§ Extracted data entries:
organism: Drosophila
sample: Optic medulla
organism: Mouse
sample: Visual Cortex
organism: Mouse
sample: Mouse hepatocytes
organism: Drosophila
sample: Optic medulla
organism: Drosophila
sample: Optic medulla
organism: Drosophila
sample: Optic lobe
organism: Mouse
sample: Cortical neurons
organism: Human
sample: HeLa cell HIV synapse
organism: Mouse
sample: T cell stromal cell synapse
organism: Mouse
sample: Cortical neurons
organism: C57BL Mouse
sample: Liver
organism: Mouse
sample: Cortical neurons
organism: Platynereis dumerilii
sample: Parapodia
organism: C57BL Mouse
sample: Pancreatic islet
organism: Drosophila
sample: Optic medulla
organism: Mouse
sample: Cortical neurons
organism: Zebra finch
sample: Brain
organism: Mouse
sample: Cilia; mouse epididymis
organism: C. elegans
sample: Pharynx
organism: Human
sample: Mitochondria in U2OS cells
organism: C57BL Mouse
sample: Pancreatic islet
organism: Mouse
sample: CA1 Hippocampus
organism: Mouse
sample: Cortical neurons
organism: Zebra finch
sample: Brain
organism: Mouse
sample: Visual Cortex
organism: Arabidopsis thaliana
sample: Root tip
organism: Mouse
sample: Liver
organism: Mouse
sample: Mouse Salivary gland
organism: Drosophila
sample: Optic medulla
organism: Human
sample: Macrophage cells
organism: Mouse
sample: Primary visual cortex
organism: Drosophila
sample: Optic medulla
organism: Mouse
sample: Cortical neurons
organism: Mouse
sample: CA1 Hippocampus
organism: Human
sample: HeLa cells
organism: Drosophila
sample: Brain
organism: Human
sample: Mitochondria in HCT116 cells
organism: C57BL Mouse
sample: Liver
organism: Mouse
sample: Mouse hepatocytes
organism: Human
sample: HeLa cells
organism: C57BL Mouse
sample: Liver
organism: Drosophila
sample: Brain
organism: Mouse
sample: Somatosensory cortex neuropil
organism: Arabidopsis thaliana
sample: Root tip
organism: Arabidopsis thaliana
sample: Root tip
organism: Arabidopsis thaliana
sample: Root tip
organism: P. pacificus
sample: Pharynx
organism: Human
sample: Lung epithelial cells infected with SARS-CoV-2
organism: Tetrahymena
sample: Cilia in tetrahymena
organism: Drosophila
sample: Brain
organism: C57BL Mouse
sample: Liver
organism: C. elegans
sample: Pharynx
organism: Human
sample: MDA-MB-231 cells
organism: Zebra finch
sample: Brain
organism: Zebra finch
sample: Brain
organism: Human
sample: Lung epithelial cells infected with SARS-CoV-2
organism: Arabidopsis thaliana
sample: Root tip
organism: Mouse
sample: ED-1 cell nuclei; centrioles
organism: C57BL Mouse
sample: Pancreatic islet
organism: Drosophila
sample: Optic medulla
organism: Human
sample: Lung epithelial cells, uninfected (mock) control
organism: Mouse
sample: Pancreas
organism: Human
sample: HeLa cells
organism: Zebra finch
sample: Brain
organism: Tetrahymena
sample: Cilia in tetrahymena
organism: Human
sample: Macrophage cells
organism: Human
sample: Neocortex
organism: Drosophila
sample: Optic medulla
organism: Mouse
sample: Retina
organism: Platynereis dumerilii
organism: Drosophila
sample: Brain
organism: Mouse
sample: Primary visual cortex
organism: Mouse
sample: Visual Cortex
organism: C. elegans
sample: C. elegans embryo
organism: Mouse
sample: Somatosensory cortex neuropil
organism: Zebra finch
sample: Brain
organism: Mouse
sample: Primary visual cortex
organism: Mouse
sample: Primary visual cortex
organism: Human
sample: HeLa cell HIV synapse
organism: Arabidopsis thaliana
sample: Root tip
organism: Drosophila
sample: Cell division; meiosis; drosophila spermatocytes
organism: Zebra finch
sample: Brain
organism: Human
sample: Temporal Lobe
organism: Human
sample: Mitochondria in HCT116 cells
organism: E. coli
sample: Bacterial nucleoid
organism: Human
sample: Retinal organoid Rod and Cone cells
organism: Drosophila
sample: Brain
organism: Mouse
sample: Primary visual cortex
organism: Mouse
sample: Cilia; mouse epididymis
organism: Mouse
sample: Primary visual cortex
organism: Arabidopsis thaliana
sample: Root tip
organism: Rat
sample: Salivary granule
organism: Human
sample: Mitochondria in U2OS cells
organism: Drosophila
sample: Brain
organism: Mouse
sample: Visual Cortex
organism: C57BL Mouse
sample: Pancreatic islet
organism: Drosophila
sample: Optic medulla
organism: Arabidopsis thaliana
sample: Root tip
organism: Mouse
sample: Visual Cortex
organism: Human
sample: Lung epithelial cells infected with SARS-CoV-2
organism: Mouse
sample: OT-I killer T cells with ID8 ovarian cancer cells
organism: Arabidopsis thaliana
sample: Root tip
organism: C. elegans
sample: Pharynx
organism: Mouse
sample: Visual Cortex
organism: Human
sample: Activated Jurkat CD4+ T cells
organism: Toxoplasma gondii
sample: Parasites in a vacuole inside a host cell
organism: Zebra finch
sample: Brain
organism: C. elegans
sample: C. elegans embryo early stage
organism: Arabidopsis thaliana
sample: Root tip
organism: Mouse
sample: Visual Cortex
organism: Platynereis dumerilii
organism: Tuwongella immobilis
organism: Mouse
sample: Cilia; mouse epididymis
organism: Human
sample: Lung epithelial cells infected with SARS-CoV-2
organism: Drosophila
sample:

§ Work order:
An exact, complete copy of the records is the expected answer.

§ Output of the task:
organism: Drosophila
sample: Optic medulla
organism: Mouse
sample: Visual Cortex
organism: Mouse
sample: Mouse hepatocytes
organism: Drosophila
sample: Optic medulla
organism: Drosophila
sample: Optic medulla
organism: Drosophila
sample: Optic lobe
organism: Mouse
sample: Cortical neurons
organism: Human
sample: HeLa cell HIV synapse
organism: Mouse
sample: T cell stromal cell synapse
organism: Mouse
sample: Cortical neurons
organism: C57BL Mouse
sample: Liver
organism: Mouse
sample: Cortical neurons
organism: Platynereis dumerilii
sample: Parapodia
organism: C57BL Mouse
sample: Pancreatic islet
organism: Drosophila
sample: Optic medulla
organism: Mouse
sample: Cortical neurons
organism: Zebra finch
sample: Brain
organism: Mouse
sample: Cilia; mouse epididymis
organism: C. elegans
sample: Pharynx
organism: Human
sample: Mitochondria in U2OS cells
organism: C57BL Mouse
sample: Pancreatic islet
organism: Mouse
sample: CA1 Hippocampus
organism: Mouse
sample: Cortical neurons
organism: Zebra finch
sample: Brain
organism: Mouse
sample: Visual Cortex
organism: Arabidopsis thaliana
sample: Root tip
organism: Mouse
sample: Liver
organism: Mouse
sample: Mouse Salivary gland
organism: Drosophila
sample: Optic medulla
organism: Human
sample: Macrophage cells
organism: Mouse
sample: Primary visual cortex
organism: Drosophila
sample: Optic medulla
organism: Mouse
sample: Cortical neurons
organism: Mouse
sample: CA1 Hippocampus
organism: Human
sample: HeLa cells
organism: Drosophila
sample: Brain
organism: Human
sample: Mitochondria in HCT116 cells
organism: C57BL Mouse
sample: Liver
organism: Mouse
sample: Mouse hepatocytes
organism: Human
sample: HeLa cells
organism: C57BL Mouse
sample: Liver
organism: Drosophila
sample: Brain
organism: Mouse
sample: Somatosensory cortex neuropil
organism: Arabidopsis thaliana
sample: Root tip
organism: Arabidopsis thaliana
sample: Root tip
organism: Arabidopsis thaliana
sample: Root tip
organism: P. pacificus
sample: Pharynx
organism: Human
sample: Lung epithelial cells infected with SARS-CoV-2
organism: Tetrahymena
sample: Cilia in tetrahymena
organism: Drosophila
sample: Brain
organism: C57BL Mouse
sample: Liver
organism: C. elegans
sample: Pharynx
organism: Human
sample: MDA-MB-231 cells
organism: Zebra finch
sample: Brain
organism: Zebra finch
sample: Brain
organism: Human
sample: Lung epithelial cells infected with SARS-CoV-2
organism: Arabidopsis thaliana
sample: Root tip
organism: Mouse
sample: ED-1 cell nuclei; centrioles
organism: C57BL Mouse
sample: Pancreatic islet
organism: Drosophila
sample: Optic medulla
organism: Human
sample: Lung epithelial cells, uninfected (mock) control
organism: Mouse
sample: Pancreas
organism: Human
sample: HeLa cells
organism: Zebra finch
sample: Brain
organism: Tetrahymena
sample: Cilia in tetrahymena
organism: Human
sample: Macrophage cells
organism: Human
sample: Neocortex
organism: Drosophila
sample: Optic medulla
organism: Mouse
sample: Retina
organism: Platynereis dumerilii
organism: Drosophila
sample: Brain
organism: Mouse
sample: Primary visual cortex
organism: Mouse
sample: Visual Cortex
organism: C. elegans
sample: C. elegans embryo
organism: Mouse
sample: Somatosensory cortex neuropil
organism: Zebra finch
sample: Brain
organism: Mouse
sample: Primary visual cortex
organism: Mouse
sample: Primary visual cortex
organism: Human
sample: HeLa cell HIV synapse
organism: Arabidopsis thaliana
sample: Root tip
organism: Drosophila
sample: Cell division; meiosis; drosophila spermatocytes
organism: Zebra finch
sample: Brain
organism: Human
sample: Temporal Lobe
organism: Human
sample: Mitochondria in HCT116 cells
organism: E. coli
sample: Bacterial nucleoid
organism: Human
sample: Retinal organoid Rod and Cone cells
organism: Drosophila
sample: Brain
organism: Mouse
sample: Primary visual cortex
organism: Mouse
sample: Cilia; mouse epididymis
organism: Mouse
sample: Primary visual cortex
organism: Arabidopsis thaliana
sample: Root tip
organism: Rat
sample: Salivary granule
organism: Human
sample: Mitochondria in U2OS cells
organism: Drosophila
sample: Brain
organism: Mouse
sample: Visual Cortex
organism: C57BL Mouse
sample: Pancreatic islet
organism: Drosophila
sample: Optic medulla
organism: Arabidopsis thaliana
sample: Root tip
organism: Mouse
sample: Visual Cortex
organism: Human
sample: Lung epithelial cells infected with SARS-CoV-2
organism: Mouse
sample: OT-I killer T cells with ID8 ovarian cancer cells
organism: Arabidopsis thaliana
sample: Root tip
organism: C. elegans
sample: Pharynx
organism: Mouse
sample: Visual Cortex
organism: Human
sample: Activated Jurkat CD4+ T cells
organism: Toxoplasma gondii
sample: Parasites in a vacuole inside a host cell
organism: Zebra finch
sample: Brain
organism: C. elegans
sample: C. elegans embryo early stage
organism: Arabidopsis thaliana
sample: Root tip
organism: Mouse
sample: Visual Cortex
organism: Platynereis dumerilii
organism: Tuwongella immobilis
organism: Mouse
sample: Cilia; mouse epididymis
organism: Human
sample: Lung epithelial cells infected with SARS-CoV-2
organism: Drosophila
sample:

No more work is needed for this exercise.